A study from researchers at the Massachusetts General Hospital (MGH) Cancer Center has demonstrated how the response to pancreatic cancer cells of normal tissue - called the stroma - within tumors can influence the ability of individual cancer cells to proliferate and metastasize. Their report, which details how differences in the relative amounts of tumor cells and stromal cells alter patterns of gene expression within individual tumor cells, is being published in Cell and may lead to improved therapies for this difficult-to-treat cancer.

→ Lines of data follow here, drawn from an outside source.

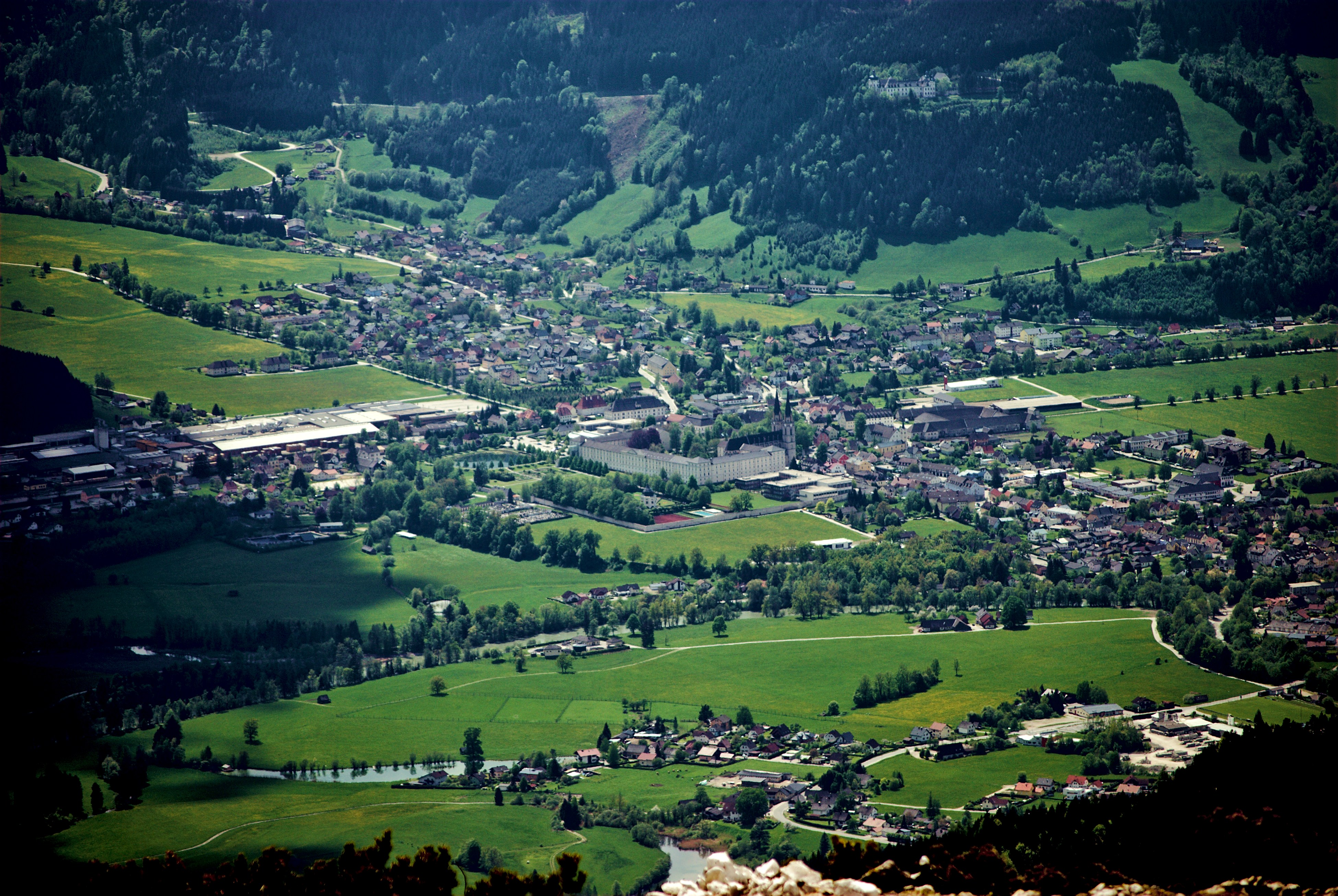 Die Marktgemeinde Admont vom Grabnerstein aus gesehen.
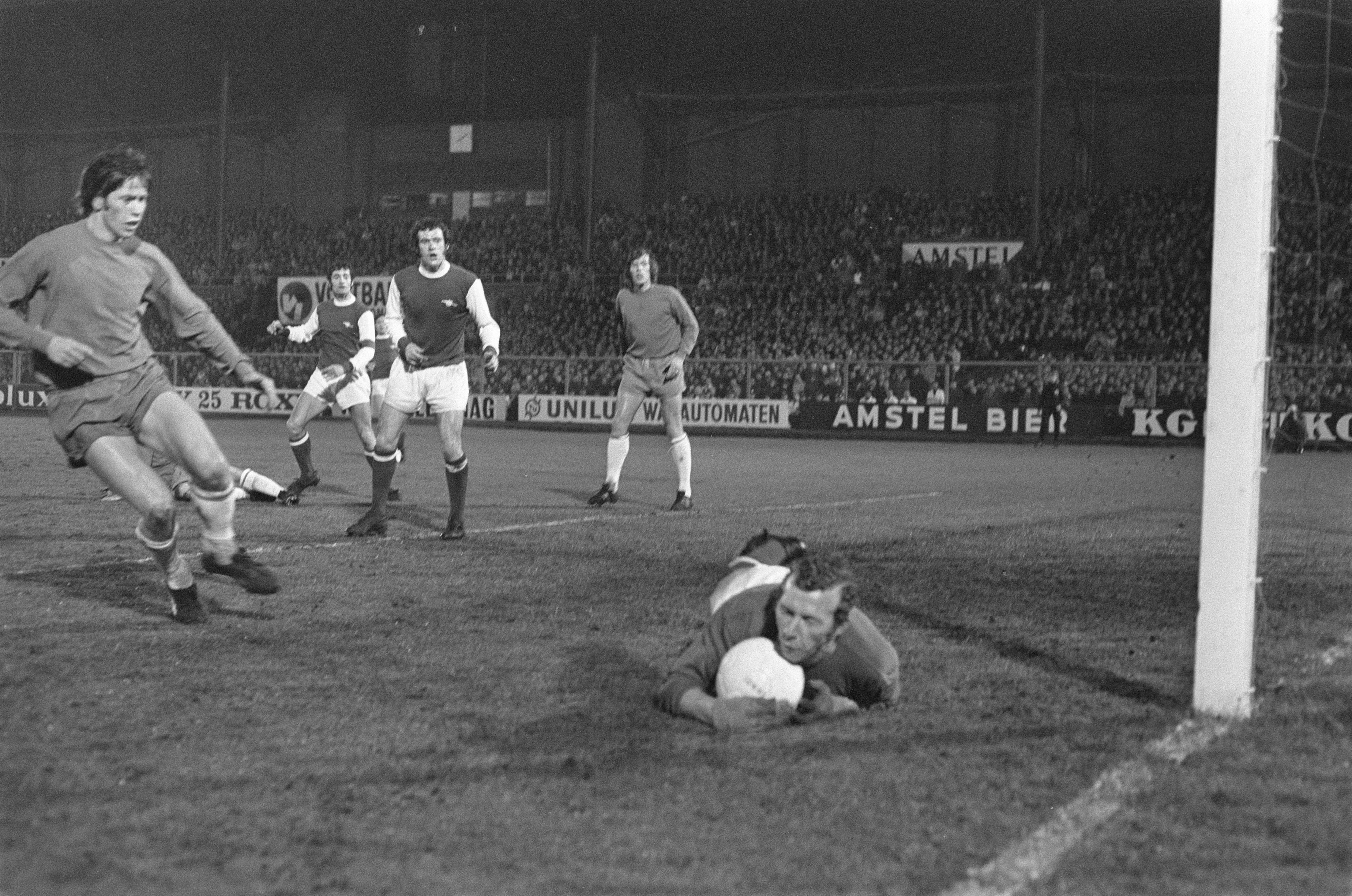 Collectie / Archief : Fotocollectie Anefo Reportage / Serie : Jaarbeursstedentournooi, halve finale: Ajax tegen Arsenal (1-0) Beschrijving : Ajax - Arsenal, 1-0. Halve finale Jaarbeursstedenbeker. Peter Storey, Johan Cruijff (??), Frank McLintock en Dick van Dijk (v.l.n.r.) in actie Annotatie : randnummer negatiefstrook nr. 7: Gerrie Mühren en keeper Bob Wilson Datum : 15 april 1970 Locatie : Amsterdam, Noord-Holland Trefwoorden : voetbalsport Persoonsnaam : Cruijff, Johan (??), Dijk, Dick van, McLintock, Frank, Storey, Peter Fotograaf : Fotograaf Onbekend / Anefo Auteursrechthebbende : Nationaal Archief Materiaalsoort : Negatief (zwart/wit) Nummer archiefinventaris : bekijk toegang 2.24.01.05 Bestanddeelnummer : 923-4432
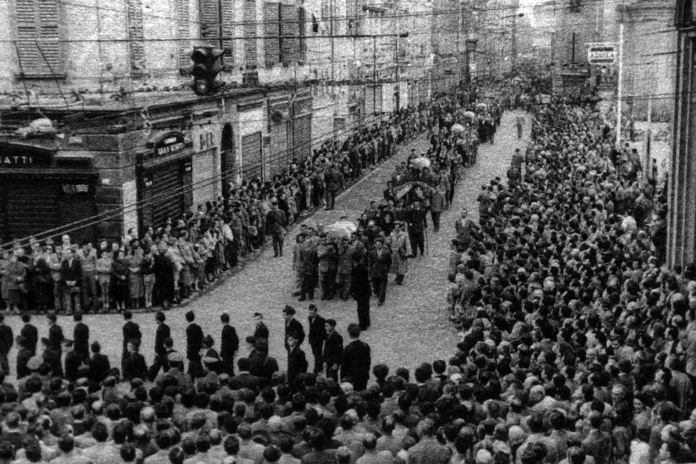 Eccidio delle Fonderie Riunite
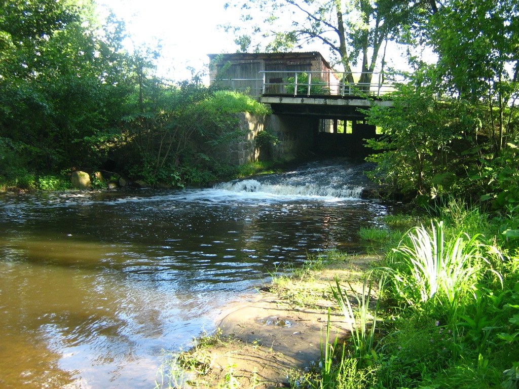 der Augraben, ein Nebenfluss der Tollense, bei Leistenow (ehm. Mühlenstau)

"Our finding that pancreatic cancer cells can behave differently based on the types of cells that are around them may explain why some cells respond to chemotherapy and radiation and some do not," says David Ting, MD, of the Tucker Gosnell Center for Gastrointestinal Malignancies in the MGH Cancer Center, co-senior author of the report. "We also identified a unique cell type that has the ability to replicate and to move at the same time, activates both the MAPK and STAT3 signaling pathways and is killed by combined use of MAPK and STAT3 inhibitors, suggesting a potential therapeutic strategy."
The stroma of pancreatic tumors largely consists of connective tissue cells called cancer-associated fibroblasts (CAFs), along with immune cells and endothelial cells. While some studies have suggested that pancreatic CAFs contribute to the growth and spread of cancer, others have found that reducing CAFs led to more aggressive tumor behavior. These findings, along with the variability of stromal content within pancreatic tumors, suggested that interactions between CAFs and tumor cells are complex.
Recent studies by the MGH team found significant differences in gene expression between pancreatic cancer cells in the primary tumor and those circulating in the bloodstream, with some expressing signatures indicating proliferative features and others more metastatic potential. Subpopulations of cancers cells at the interface between tumor and stroma also expressed these differing genetic signatures, suggesting that they might be influenced by CAFs in the stroma.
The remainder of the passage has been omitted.